Dataset section
"""
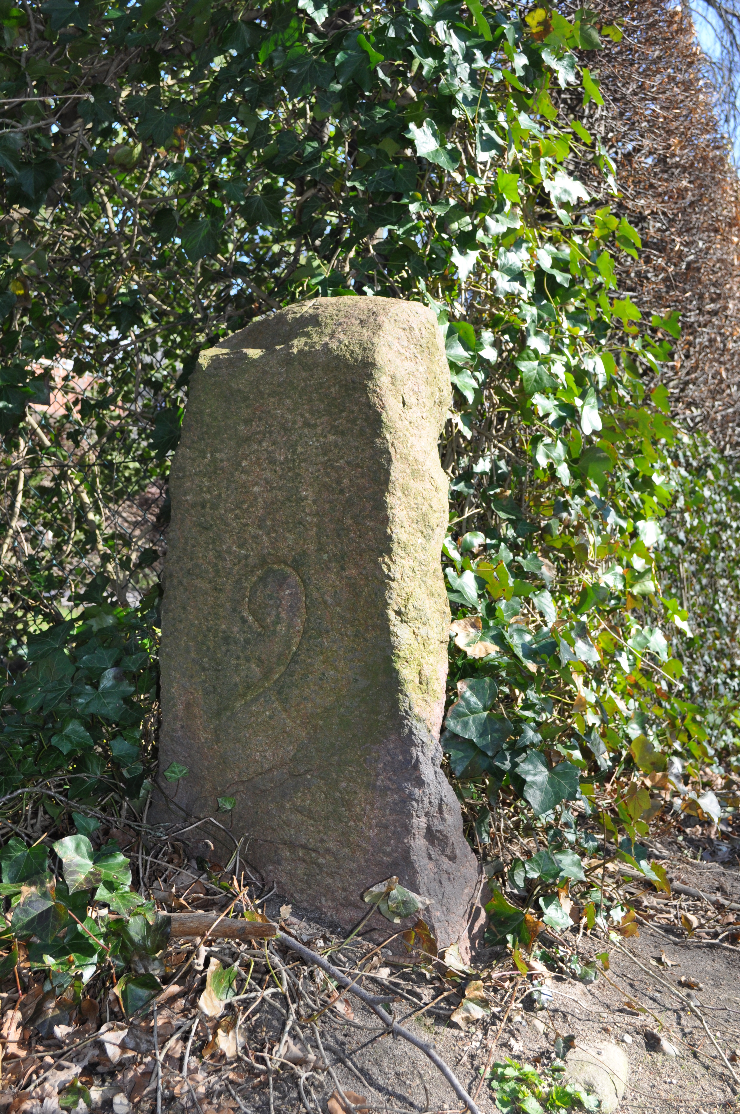 Grenzstein am Meiendorfer Weg 70 in Hamburg-Rahlstedt an der Grenze der ehemaligen Hamburg Exklave Volksdorf. This is a photograph of an architectural monument.
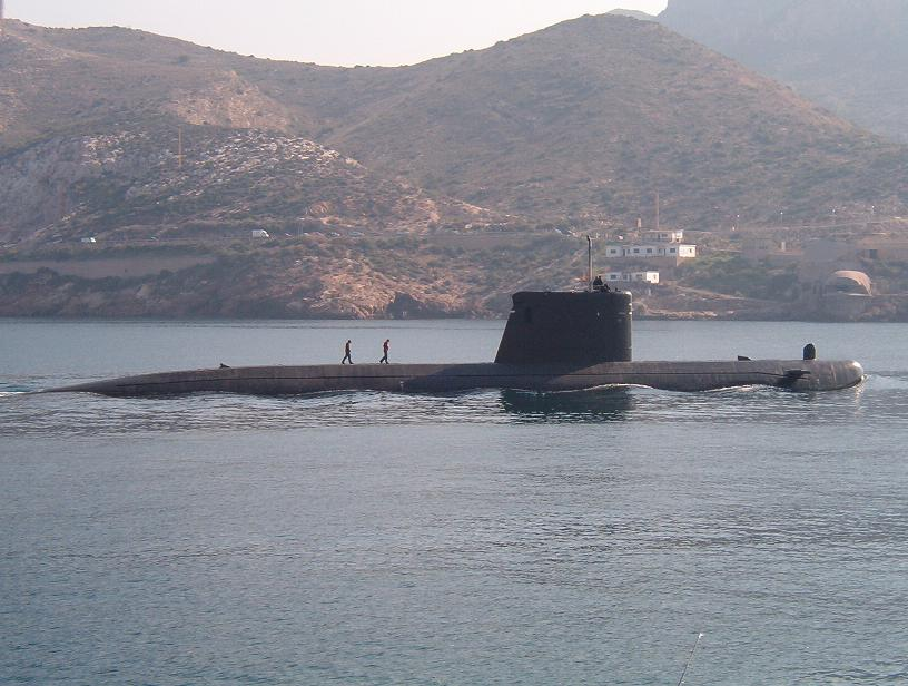 El submarino Mistral (S 73) de la Clase Galerna, en Cartagena.
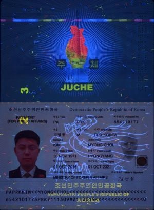 조선말: 흑광등 아래 조선화국려권 개인정보페이지
"""
What is being asked
Except for the pictures, copy the material above exactly.

Your solution
 Grenzstein am Meiendorfer Weg 70 in Hamburg-Rahlstedt an der Grenze der ehemaligen Hamburg Exklave Volksdorf. This is a photograph of an architectural monument.
 El submarino Mistral (S 73) de la Clase Galerna, en Cartagena.
 조선말: 흑광등 아래 조선화국려권 개인정보페이지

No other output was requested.